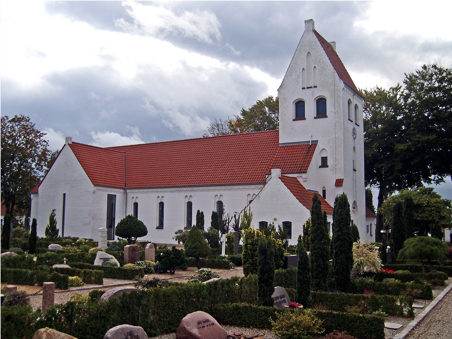 fra nordvest
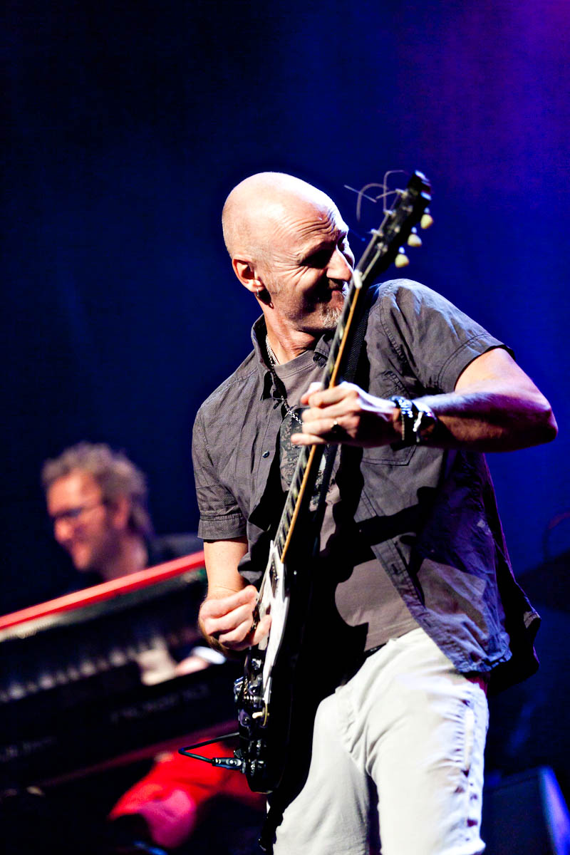 Skånska Maffian live i Hässleholm
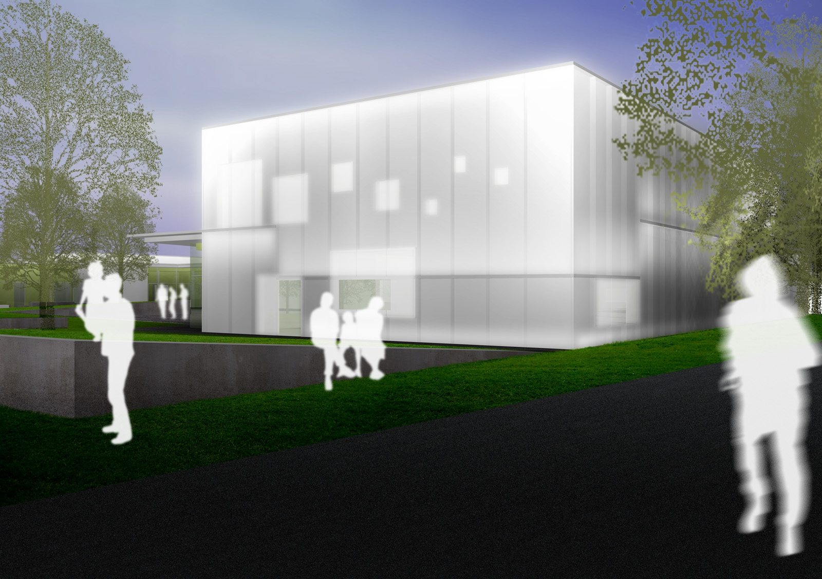 Rendering Neubau Baptisten-Kirche Dormagen

**Exercise objective:** Send back every line above exactly, skipping all pictures.

**Output for this exercise:**
 fra nordvest
 Skånska Maffian live i Hässleholm
 Rendering Neubau Baptisten-Kirche Dormagen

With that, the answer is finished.